Nab-Paclitaxel in Treating Older Patients With Locally Advanced or Metastatic Breast Cancer
Study Details
Study Description
Brief Summary
This phase II trial studies the side effects of nab-paclitaxel in treating older patients with breast cancer that has spread from where it started to nearby tissue or lymph nodes (locally advanced) or to other places in the body (metastatic). Drugs used in chemotherapy, such as nab-paclitaxel, work in different ways to stop the growth of tumor cells, either by killing the cells, by stopping them from dividing, or by stopping them from spreading.

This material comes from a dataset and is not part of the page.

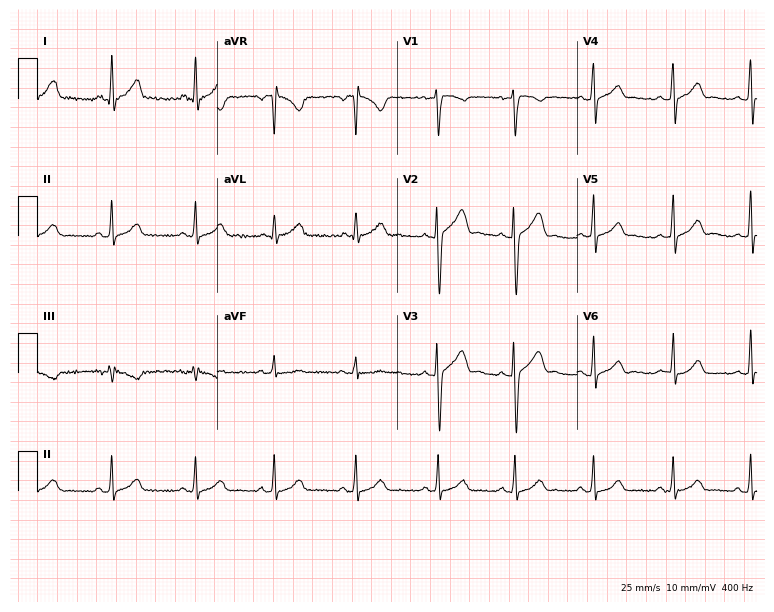
Electrocardiogram, a 26-year-old female patient. Overall reading on record: normal ECG.
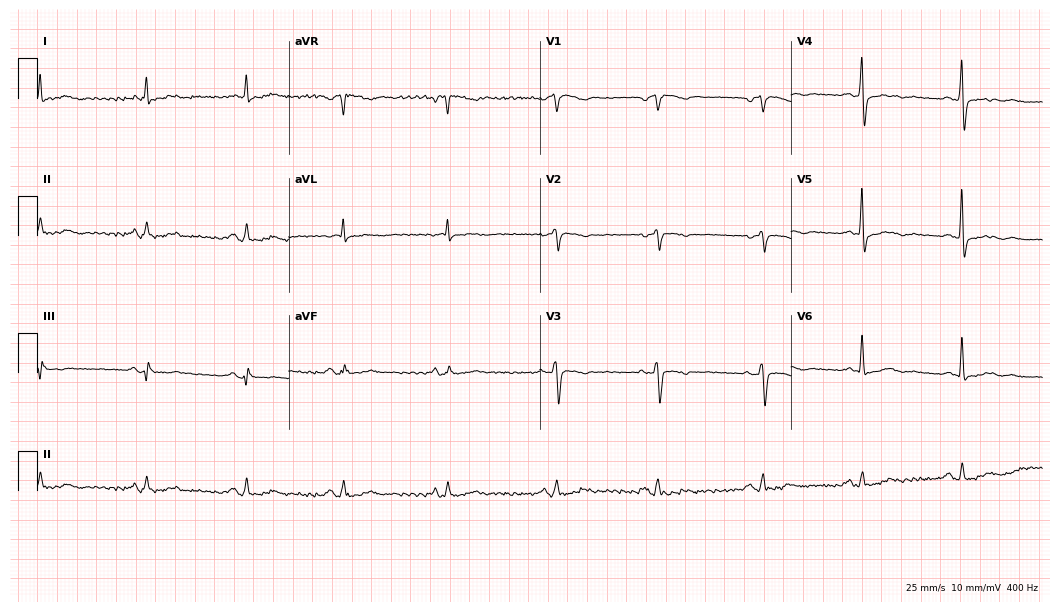
12-lead ECG from a woman, 52 years old (10.2-second recording at 400 Hz). Recorded interpretation: within normal limits.

Condition or Disease | Intervention/Treatment | Phase |
---|---|---|
|
Phase 2 |
Detailed Description
PRIMARY OBJECTIVE:
- To evaluate the tolerability (grade 2-5 toxicity, neuropathy grade 2 or higher, need for dose reductions, or delays) of weekly nab-paclitaxel in older adults with locally advanced or metastatic breast cancer.
SECONDARY OBJECTIVES:
-
To evaluate the efficacy (response and time to progression) of weekly nab-paclitaxel in older adults with locally advanced or metastatic breast cancer using a stratification factor based on patient age (at least 5 patients age 75 years or older and no more than 15 patients age 65-70 years).
-
To explore predictors of the need for dose reduction, dose delays, or grade 2-5 toxicity and neuropathy grade 2 or higher based on a cancer-specific geriatric assessment.
OUTLINE:
Patients receive nab-paclitaxel intravenously (IV) over 30 minutes on days 1, 8, and 15. Cycles repeat every 28 days in the absence of disease progression or unacceptable toxicity.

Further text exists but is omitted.